(Dataset entries)
=== Section Start ===

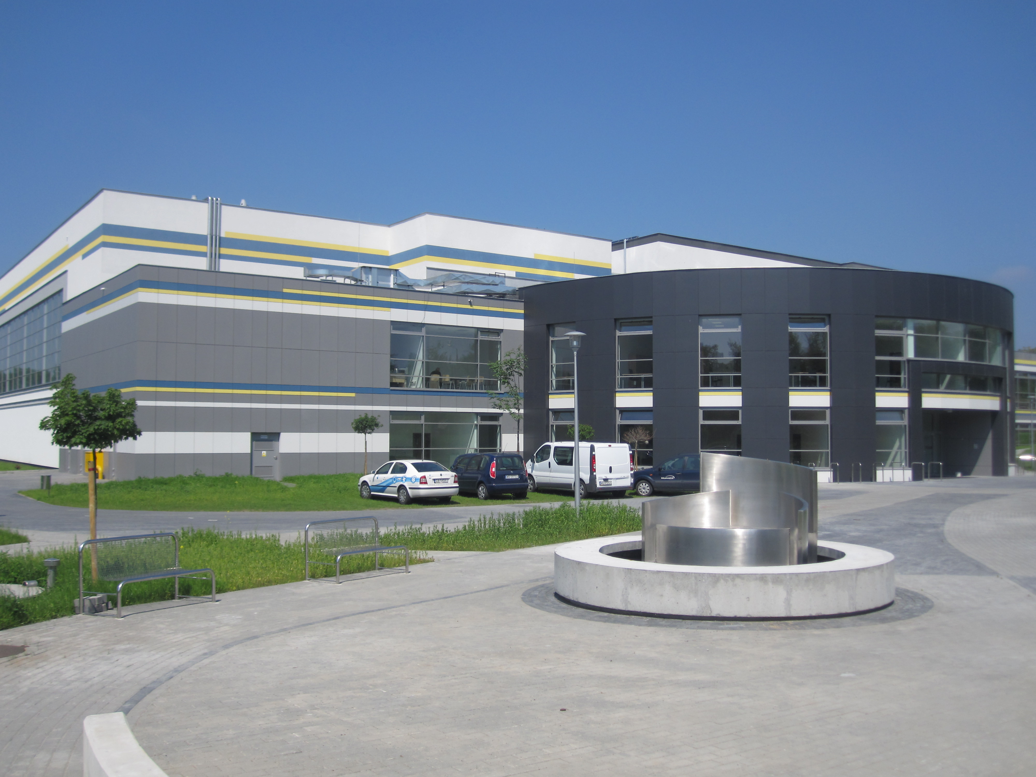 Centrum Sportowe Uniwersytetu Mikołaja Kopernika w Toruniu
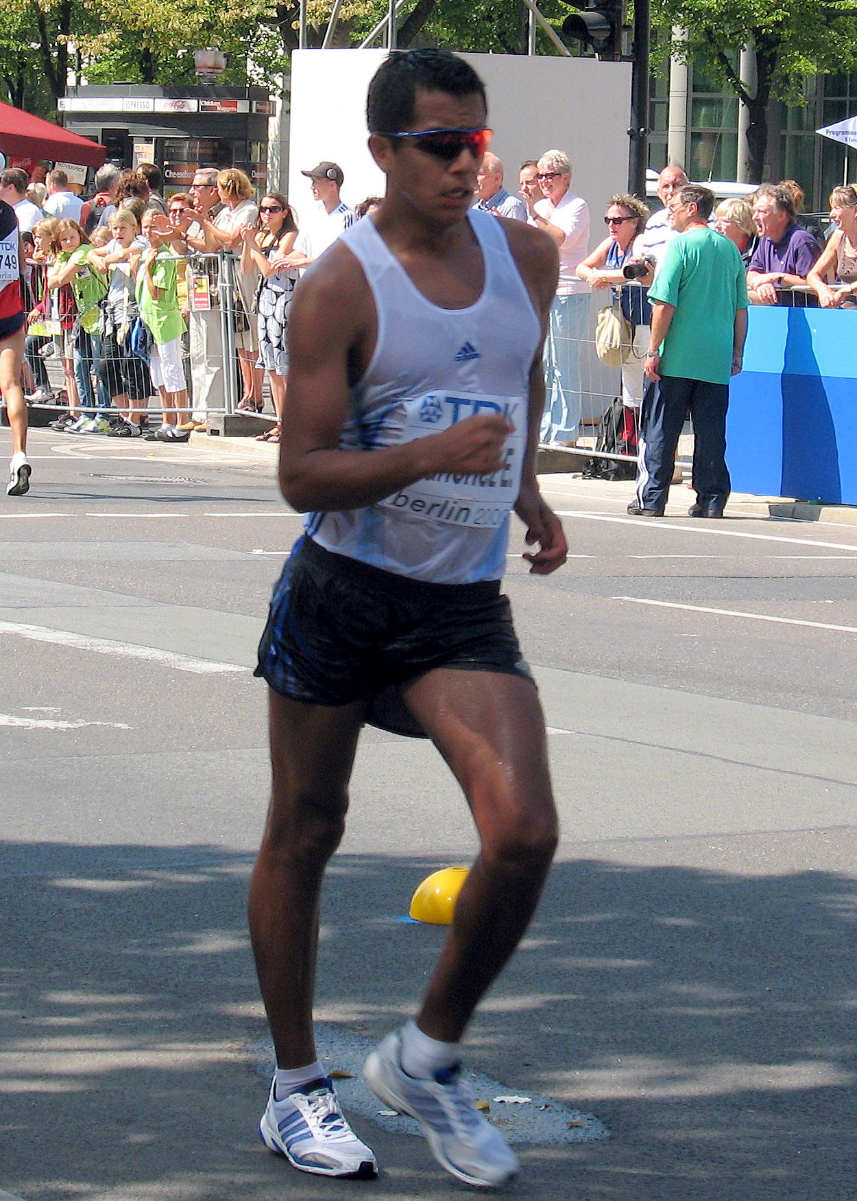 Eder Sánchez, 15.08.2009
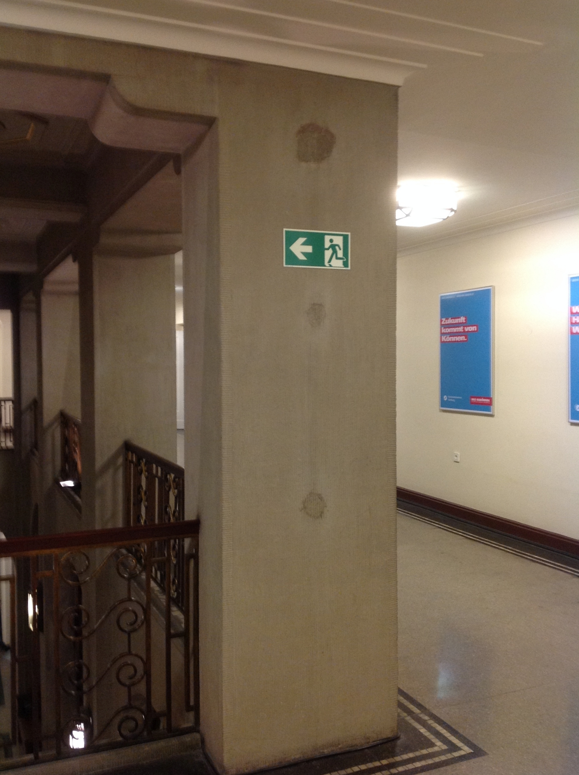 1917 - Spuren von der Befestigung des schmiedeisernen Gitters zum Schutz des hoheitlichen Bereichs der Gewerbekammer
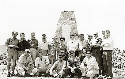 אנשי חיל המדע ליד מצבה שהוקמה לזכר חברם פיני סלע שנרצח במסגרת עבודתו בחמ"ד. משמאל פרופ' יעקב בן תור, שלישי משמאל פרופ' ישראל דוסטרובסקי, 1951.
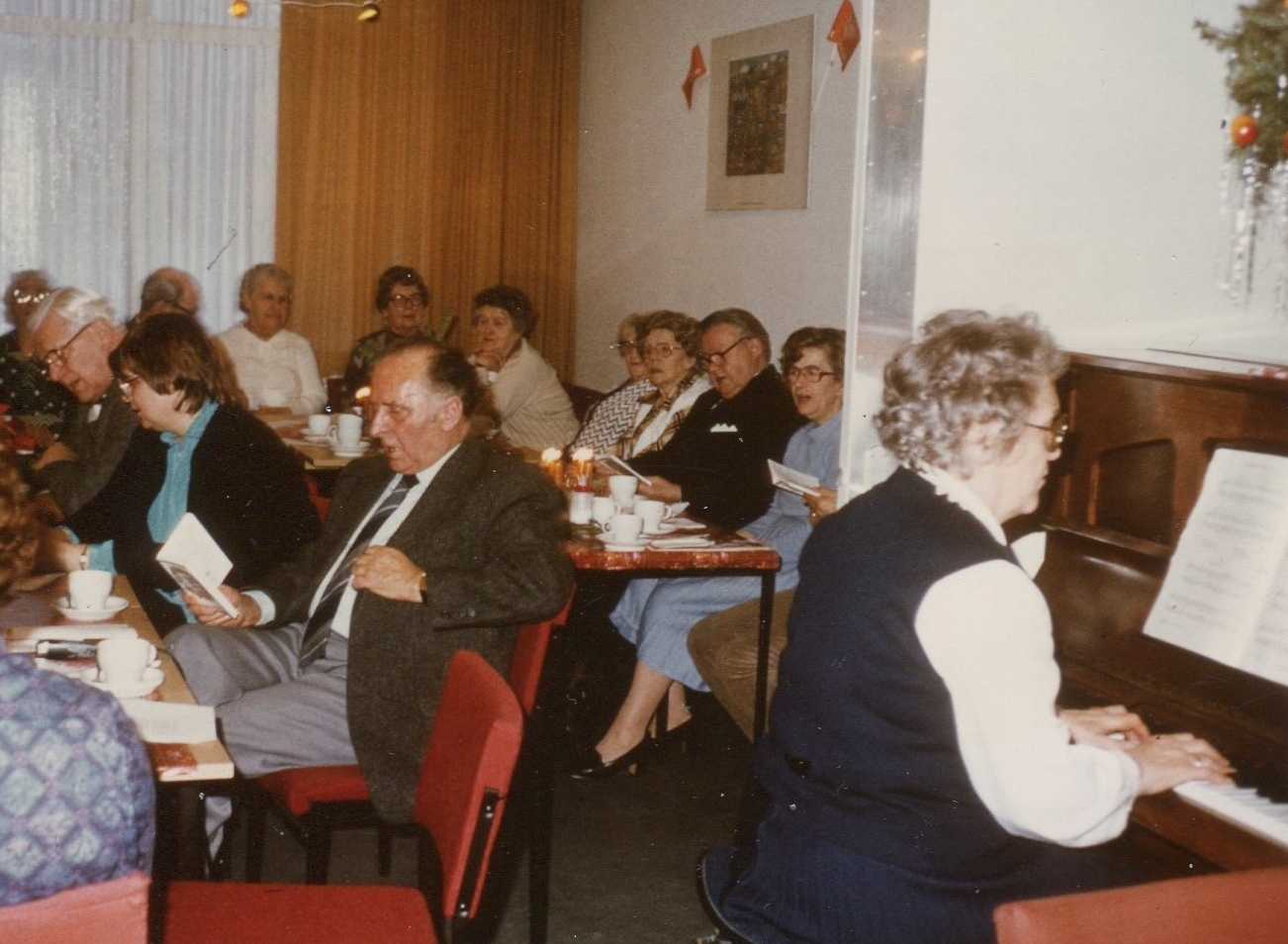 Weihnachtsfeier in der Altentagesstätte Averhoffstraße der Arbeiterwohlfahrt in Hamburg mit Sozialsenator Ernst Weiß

=== Section End ===

WHAT IS NEEDED ▸ With pictures left out, transcribe each line from the one containing "1917 - Spuren" through the end of the data, both ends included.

RESULT FOR THIS TASK ▸
 1917 - Spuren von der Befestigung des schmiedeisernen Gitters zum Schutz des hoheitlichen Bereichs der Gewerbekammer
 אנשי חיל המדע ליד מצבה שהוקמה לזכר חברם פיני סלע שנרצח במסגרת עבודתו בחמ"ד. משמאל פרופ' יעקב בן תור, שלישי משמאל פרופ' ישראל דוסטרובסקי, 1951.
 Weihnachtsfeier in der Altentagesstätte Averhoffstraße der Arbeiterwohlfahrt in Hamburg mit Sozialsenator Ernst Weiß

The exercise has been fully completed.